#### THE TASK:
From the entries that follow, copy each line in which "senza" appears.

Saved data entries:
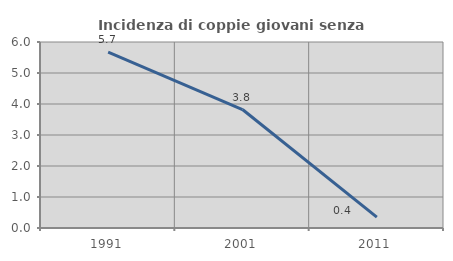
| Category | Incidenza di coppie giovani senza figli |
|---|---|
| 1991.0 | 5.672 |
| 2001.0 | 3.822 |
| 2011.0 | 0.351 |
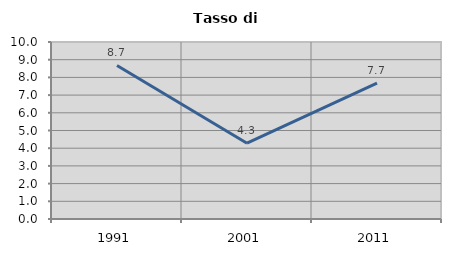
| Category | Tasso di disoccupazione   |
|---|---|
| 1991.0 | 8.675 |
| 2001.0 | 4.282 |
| 2011.0 | 7.675 |
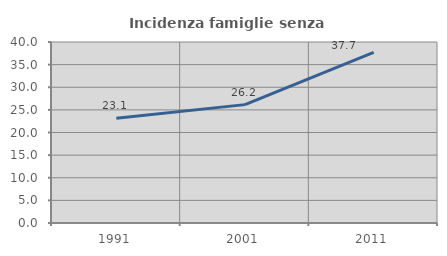
| Category | Incidenza famiglie senza nuclei |
|---|---|
| 1991.0 | 23.127 |
| 2001.0 | 26.158 |
| 2011.0 | 37.729 |
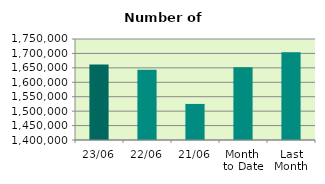
| Category | Series 0 |
|---|---|
| 23/06 | 1661946 |
| 22/06 | 1643152 |
| 21/06 | 1524980 |
| Month 
to Date | 1652431.294 |
| Last
Month | 1704183.545 |
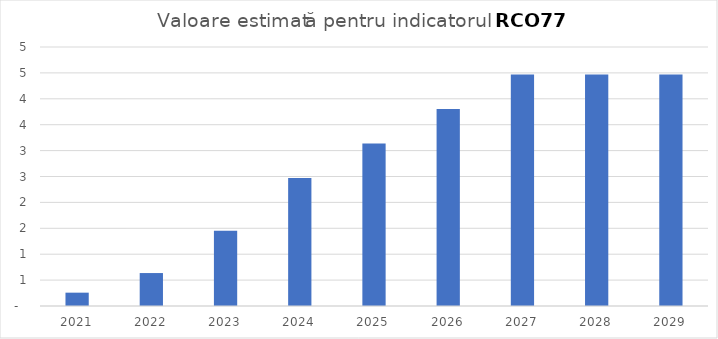
| Category | Series 0 |
|---|---|
| 2021.0 | 0.257 |
| 2022.0 | 0.636 |
| 2023.0 | 1.454 |
| 2024.0 | 2.469 |
| 2025.0 | 3.135 |
| 2026.0 | 3.802 |
| 2027.0 | 4.468 |
| 2028.0 | 4.468 |
| 2029.0 | 4.468 |
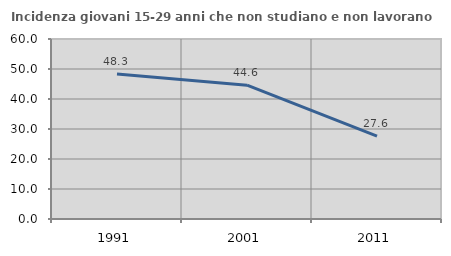
| Category | Incidenza giovani 15-29 anni che non studiano e non lavorano  |
|---|---|
| 1991.0 | 48.333 |
| 2001.0 | 44.621 |
| 2011.0 | 27.623 |

#### TASK RESPONSE:
| Category | Incidenza di coppie giovani senza figli |
| Category | Incidenza famiglie senza nuclei |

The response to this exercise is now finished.